Esattamente un anno prima, nel luglio 2017, quando i flussi erano stati decisamente più consistenti (11.461 sbarcati in Italia contro 1.969), le navi “umanitarie” avevano contribuito a salvare 4.689 vite umane. Nello stesso mese del 2016 (23.552 arrivi in soli 30 giorni) avevano raggiunto quota 8.455. Lo “zero” del luglio 2018 -dopo il già bassissimo valore di 236 di giugno di quest’anno- è frutto degli annunci dei porti chiusi (italiani e maltesi), della criminalizzazione mediatica dei soccorritori e della mano libera garantita alle milizie libiche, formate ed equipaggiate dall’Italia (ben prima dell’attuale esecutivo, va ricordato) e quindi definite “guardia costiera”.

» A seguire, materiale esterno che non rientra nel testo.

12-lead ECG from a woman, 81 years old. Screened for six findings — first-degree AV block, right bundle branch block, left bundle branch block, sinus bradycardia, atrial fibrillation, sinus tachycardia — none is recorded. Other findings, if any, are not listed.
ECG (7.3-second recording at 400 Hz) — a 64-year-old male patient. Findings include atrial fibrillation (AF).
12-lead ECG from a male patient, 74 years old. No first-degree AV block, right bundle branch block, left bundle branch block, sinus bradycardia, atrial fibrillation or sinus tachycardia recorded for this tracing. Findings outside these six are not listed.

Questi ingredienti hanno comportato il progressivo allontanamento dalle acque del Mediterraneo centrale di tutte le ultime Ong rimaste, da Proactiva Open Arms a SOS MEDITERRANEE. Come se a un pronto soccorso fosse stata prima complicata la vita e poi rese inutilizzabili le ambulanze a disposizione.
“Con la chiusura dei porti italiani e maltesi e il divieto non solo di sbarco, ma anche di trasferimento dei migranti salvati in mare su navi più grandi delle nostre -ha spiegato recentemente all’agenzia Pressenza Riccardo Gatti, comandante dell’Astral e capomissione della Open Arms- siamo stati costretti a lasciare temporaneamente il Mediterraneo centrale”.

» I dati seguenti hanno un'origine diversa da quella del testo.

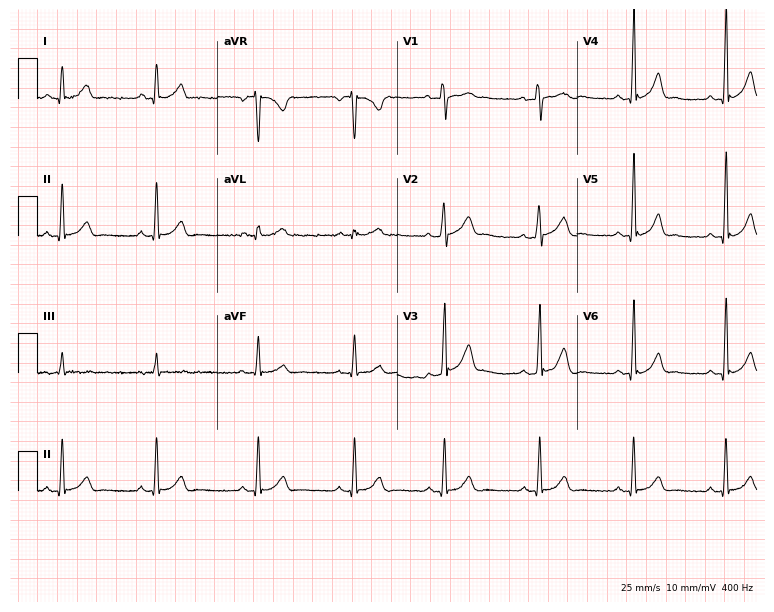
12-lead ECG from a 20-year-old man. Labelled as a normal ECG.
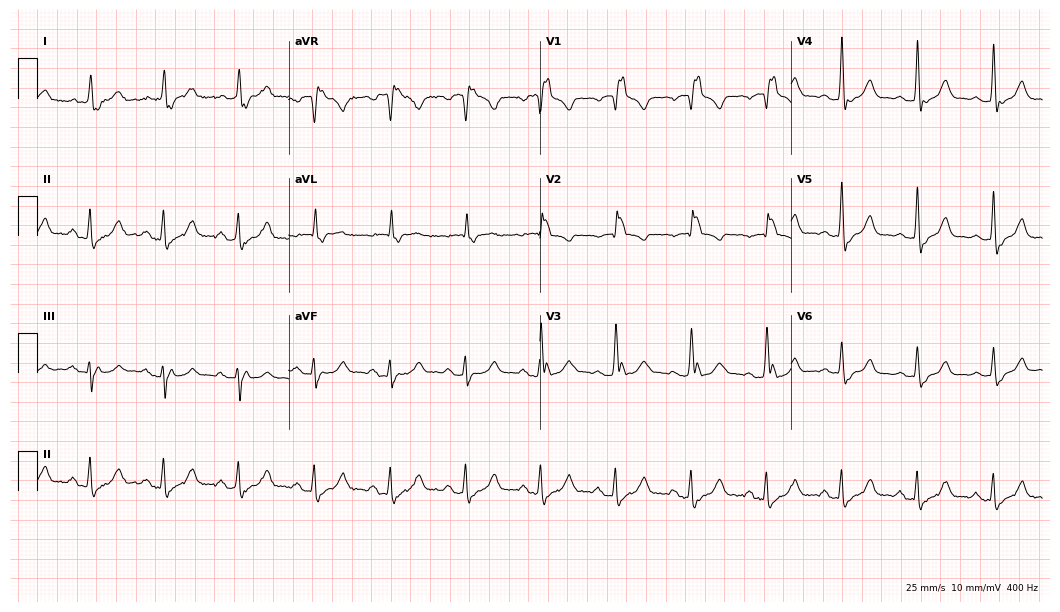
Electrocardiogram, a 78-year-old man. Interpretation includes right bundle branch block.

Ma la retorica “meno sbarchi, meno morti” dei ministri Salvini e Toninelli mostra la sua brutale inesattezza. È il caso proprio del mese di luglio 2018, quello della definitiva cancellazione delle detestate Ong.
A fronte di un crollo degli arrivi, -83% nel confronto mese a mese, i morti accertati dall’Organizzazione internazionale delle migrazioni (OIM) nella fetta centrale del Mediterraneo sono passati da 68 a 157 (sempre nei singoli mesi di luglio), +130%. Pur di lanciare un messaggio disincentivante alle partenze si è trasformato quel tratto di mare in una zona più pericolosa e letale. Lo slogan andrebbe rimodulato: “Più morti, meno sbarchi”.
Anche il mese di giugno 2018 ha registrato le stesse dinamiche. 3.147 sbarchi (-86% rispetto al 2017), le Ong combattute (appena 236 i naufraghi soccorsi), 564 morti accertati (cinquecentosessantaquattro) contro i 529 dello stesso periodo dell’anno precedente (+6%). Agosto parrebbe segnalare una tendenza diversa, in attesa di un quadro dettagliato delle operazioni SAR da parte della Guardia costiera: 1.531 sbarchi (-61%) e 19 morti contro i 143 dell’agosto 2017. Naufraghi che per precisi obblighi internazionali, prima ancora che umanità, andavano salvati.
Un campo che non interessa al ministro dell’Interno e vicepresidente del Consiglio Matteo Salvini. Domenica 9 settembre, infatti, ha dichiarato all’emittente RTL 102.5 che la sua iniziativa di “bloccare le navi” è una “scelta politica, non una scelta giuridica”.